Henoch Schönlein’s purple is also known as:
- Schönlein purple
- IgA vasculitis
- Anaphylactoid purpura
- Purpura rheumatism
- Schönlein – Henoch purple
What is Henoch-Schönlein Purple?
Henoch-Schönlein purpura is a disease in which small blood vessels become inflamed and irritated. This condition is known as vasculitis and mainly affects the skin, but can also affect the intestines and even the kidneys.
In many cases, this disease is preceded by a bacterial or viral infection of the upper respiratory tract. Whether it is a sinus, throat or lung infection.
There have been some reports of the disease occurring during the use of certain medications, insect bites, certain types of food, or after vaccinations. However, these cases are not common.
This disease requires a clinical diagnosis based on its main features:
- Rash
- Inflammation and pain in the joints
- Difficulty digestion
- Kidney problems
Rash
Individuals with Henoch-Schönlein purpura experience skin symptoms (80-100% of cases). The most typical is a collection of purple dots that are similar to the bruises that usually appear on the buttocks, legs, and soles of the feet.
In some rare cases, bruising also occurs on the face, ears, arms, and back. It is common for excess fluid in the scalp, hands, feet, face, and scrotum to cause swelling. Fluid-filled or blood-filled skin vesicles are rare in children, but common in adults.
Inflammation and pain in the joints
Joint symptoms occur in 40-75% of cases. In practice, this means inflammation and pain in the joints (arthritis). This occurs mainly in the knees and ankles.
Joint problems appear 1-2 weeks before the onset of skin symptoms, in about 15-25% of cases. This type of arthritis is temporary and usually disappears within a few days. In fact, it leaves no deformities or other after-effects.
Digestive system problems
Gastrointestinal problems occur in 50-75% of cases. In addition, the most common manifestations are abdominal pain, which occurs in up to 85% of patients. In only 14% of cases does it occur before the skin symptoms of the disease and often make it difficult to make a diagnosis.

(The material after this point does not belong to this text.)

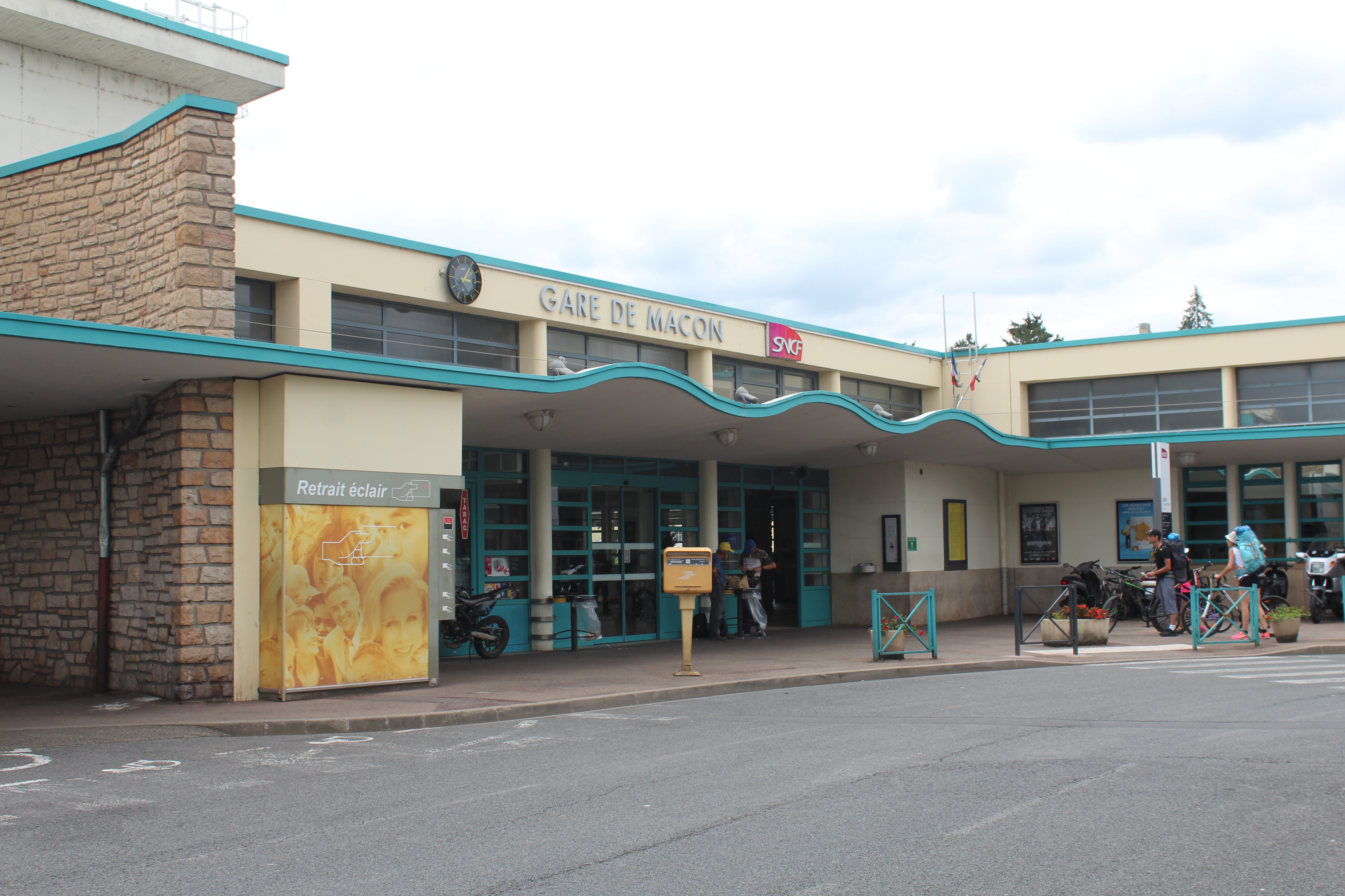 Entrée de la gare de Mâcon-Ville.
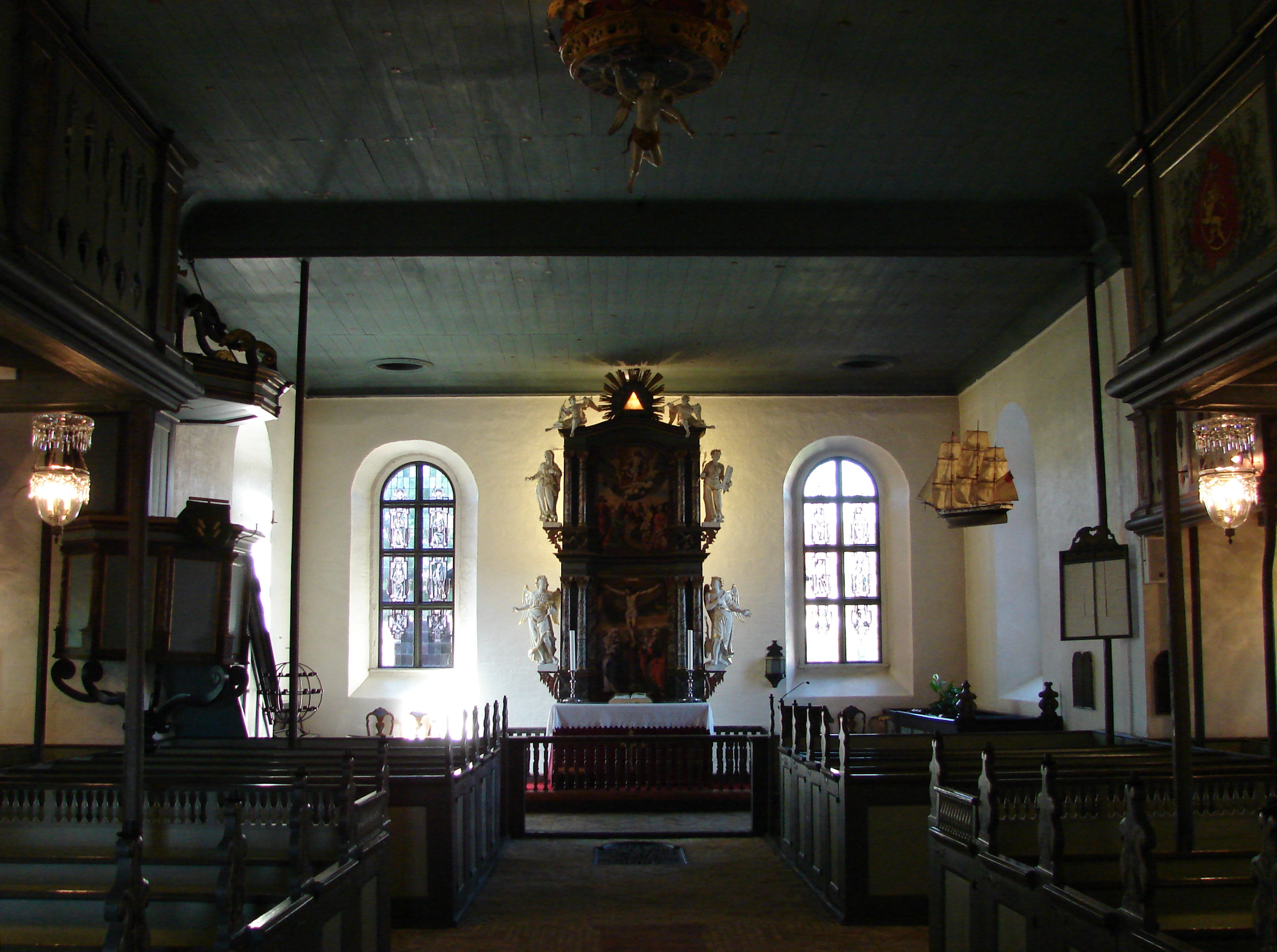 Stavern kirke, Vestfold, Norge. Altertavle: Korsfestelsen af Jacob Pedersen Lindgård

In half of the cases, there is blood in the stool. Other symptoms such as nausea and vomiting are also common. Gastrointestinal bleeding, encephalitis, ulcers, perforations, and acute pancreatitis also occur in a small proportion of cases.
Kidney problems
Renal events occur in 20-50% of cases and in 75-80% of patients during the first month and in 97-100% of cases over the next three months. Kidney problems determine the severity of the disease and its long-term prognosis.
In practice, this causes hematuria (blood in the urine) and proteinuria (protein in the urine). Finally, the condition can lead to various nephritic syndromes if kidney problems progress. In turn, they can lead to kidney failure within 10 years in 50 percent of those affected.